**Task brief**
Some lines hold the string "cells". Copy all of them from the material that follows.

**Record extracts**
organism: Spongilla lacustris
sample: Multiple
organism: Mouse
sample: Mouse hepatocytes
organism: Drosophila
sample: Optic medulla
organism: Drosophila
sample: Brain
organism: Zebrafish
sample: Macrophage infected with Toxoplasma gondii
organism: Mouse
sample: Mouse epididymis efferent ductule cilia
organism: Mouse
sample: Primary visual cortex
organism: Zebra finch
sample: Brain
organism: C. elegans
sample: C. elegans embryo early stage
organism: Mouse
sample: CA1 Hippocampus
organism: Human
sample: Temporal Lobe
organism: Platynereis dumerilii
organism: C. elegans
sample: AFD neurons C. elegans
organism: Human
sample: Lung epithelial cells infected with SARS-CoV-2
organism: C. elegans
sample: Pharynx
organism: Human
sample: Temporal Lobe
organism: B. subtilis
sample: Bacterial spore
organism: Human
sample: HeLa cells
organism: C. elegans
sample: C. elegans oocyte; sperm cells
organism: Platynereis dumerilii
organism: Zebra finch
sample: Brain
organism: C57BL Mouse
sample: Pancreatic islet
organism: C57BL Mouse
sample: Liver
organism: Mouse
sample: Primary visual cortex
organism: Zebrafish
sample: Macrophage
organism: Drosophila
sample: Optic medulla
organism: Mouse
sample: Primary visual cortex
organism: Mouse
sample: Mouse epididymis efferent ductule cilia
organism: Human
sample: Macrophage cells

--

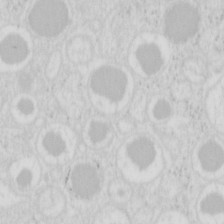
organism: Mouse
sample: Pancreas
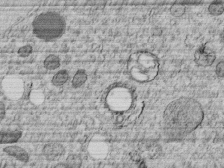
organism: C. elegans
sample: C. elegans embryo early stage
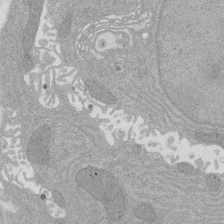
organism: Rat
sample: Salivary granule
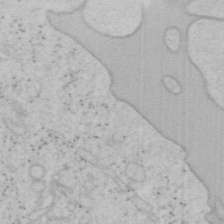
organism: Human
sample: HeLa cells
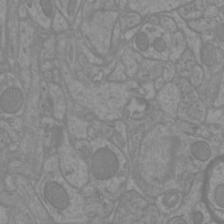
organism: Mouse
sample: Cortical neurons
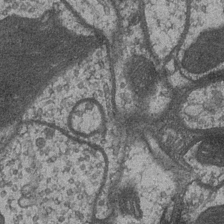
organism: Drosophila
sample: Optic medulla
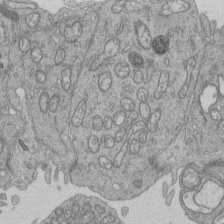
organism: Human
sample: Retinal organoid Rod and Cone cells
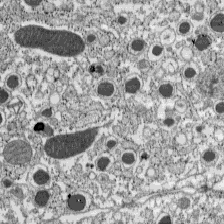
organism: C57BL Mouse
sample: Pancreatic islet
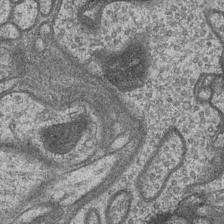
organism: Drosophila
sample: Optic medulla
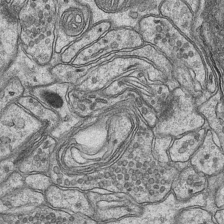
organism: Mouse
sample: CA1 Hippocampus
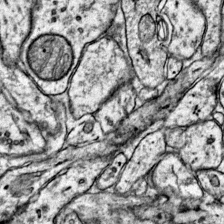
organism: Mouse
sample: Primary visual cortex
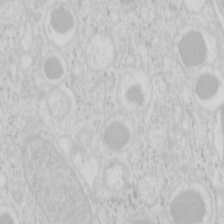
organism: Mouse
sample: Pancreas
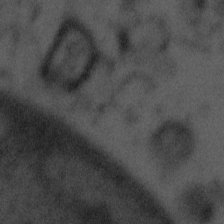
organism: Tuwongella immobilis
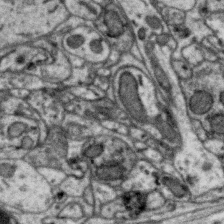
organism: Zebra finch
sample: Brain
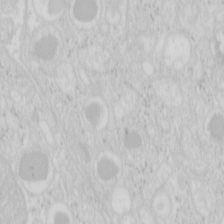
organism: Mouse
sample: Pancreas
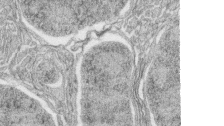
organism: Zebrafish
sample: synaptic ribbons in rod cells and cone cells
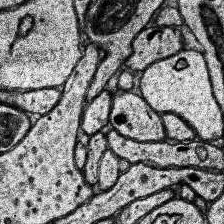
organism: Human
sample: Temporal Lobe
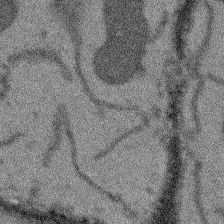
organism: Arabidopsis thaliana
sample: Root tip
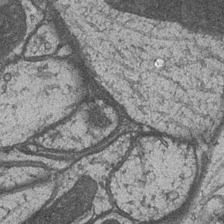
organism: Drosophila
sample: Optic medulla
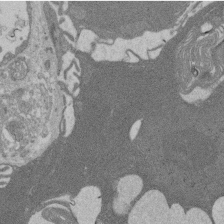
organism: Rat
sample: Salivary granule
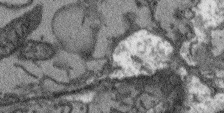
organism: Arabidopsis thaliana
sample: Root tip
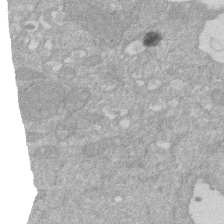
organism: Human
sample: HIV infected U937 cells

...

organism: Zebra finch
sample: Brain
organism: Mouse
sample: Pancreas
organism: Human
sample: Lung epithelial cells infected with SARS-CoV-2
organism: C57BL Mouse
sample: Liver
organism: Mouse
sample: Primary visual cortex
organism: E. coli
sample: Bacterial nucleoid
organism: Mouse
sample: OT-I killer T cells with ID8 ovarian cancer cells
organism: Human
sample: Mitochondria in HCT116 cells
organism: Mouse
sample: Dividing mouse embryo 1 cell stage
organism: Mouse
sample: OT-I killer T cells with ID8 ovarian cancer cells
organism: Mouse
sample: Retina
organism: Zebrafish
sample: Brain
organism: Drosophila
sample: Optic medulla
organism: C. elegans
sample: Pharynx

**Answer for the task**
sample: Lung epithelial cells infected with SARS-CoV-2
sample: HeLa cells
sample: C. elegans oocyte; sperm cells
sample: Macrophage cells
sample: HeLa cells
sample: Retinal organoid Rod and Cone cells
sample: synaptic ribbons in rod cells and cone cells
sample: HIV infected U937 cells
sample: Lung epithelial cells infected with SARS-CoV-2
sample: OT-I killer T cells with ID8 ovarian cancer cells
sample: Mitochondria in HCT116 cells
sample: OT-I killer T cells with ID8 ovarian cancer cells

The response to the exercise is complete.